Submitted by: Elin Strømman
Abstract: Multimodality in Writing
Keywords: multimodality, agency, affinity spaces
The aim of this ethnographically oriented PhD-study is to describe and investigate the multimodal representations in elementary school students’ digital writing practices and texts. What characterizes the multimodal representations in texts written in L1 and Science? The purpose is to pursue findings that can be applied to a better understanding of disciplinary literacy practices in school. The data is analysed from different theoretical perspectives that align with one another: New Literacy Studies (Barton, 2007; Gee, 2005) and multimodality (Bezemer & Kress, 2008; van Leeuwen, 2005).
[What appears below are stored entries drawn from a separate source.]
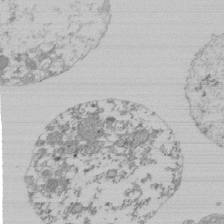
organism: Mouse
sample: Activated Pmel transgenic CD8+ T Cells
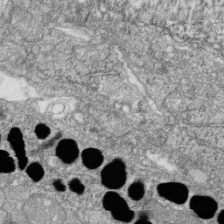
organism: Zebrafish
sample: Cilia; retinal pigment epithelium
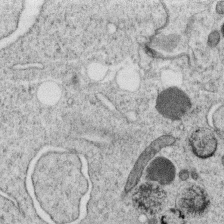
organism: C. elegans
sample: C. elegans oocyte; sperm cells
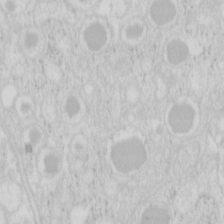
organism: Mouse
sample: Pancreas
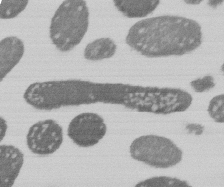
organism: E. coli
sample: Bacterial nucleoid

The data sources are field notes, interviews, students’ texts and their “talk around texts”.
Combining the social semiotic multimodal analysis (SSMA) of the meaning potentials of multimodal representations with ethnographic accounts of their use in context, resulted in the following findings: Students are active creators of content and demonstrate an innovative use of semiotic resources in both subjects. When representing knowledge, students interpret, select, transform and combine the different modes and semiotic resources available to them, based on the social context and the specific aims they strive to achieve. The students’ multimodal representations are fusions between school literacy practices and the literacy practices of gaming and communicating in social media.
In this paper, I discuss the emergence of multimodal representations in students’ texts, review some of the theoretical perspectives on agency in SSMA, and examine the links between agency, multimodal translations (Bezemer & Kress, 2008) and affinity spaces (Gee, 2005). This take foregrounds the agency of students in that they make significant representational choices guided by certain interests and social conventions, and framed by the context of writing texts in school. As such, this paper aims to be of interest to a diverse audience comprising educators, teacher educators, student teachers, and fellow literacy researchers.
References:
Barton, D. (2007). Literacy: An Introduction to the Ecology of Written Language. Oxford, UK: Blackwell Publishing Ltd.
Bezemer, J., & Kress, G. (2008). Writing in multimodal texts: A social semiotic account of designs for learning. In Written communication, 25(2), 166-195.
Gee, J.P. (2005). Semiotic social spaces and affinity spaces: From the age of mythology to today's schools. In D. Barton & K. Tusting (Eds.). Beyond communities of practice: Language power and social context. Cambridge, MA: Cambridge University Press
van Leeuwen, T. (2005). Introducing Social Semiotics. London, UK and New York, USA: Routledge.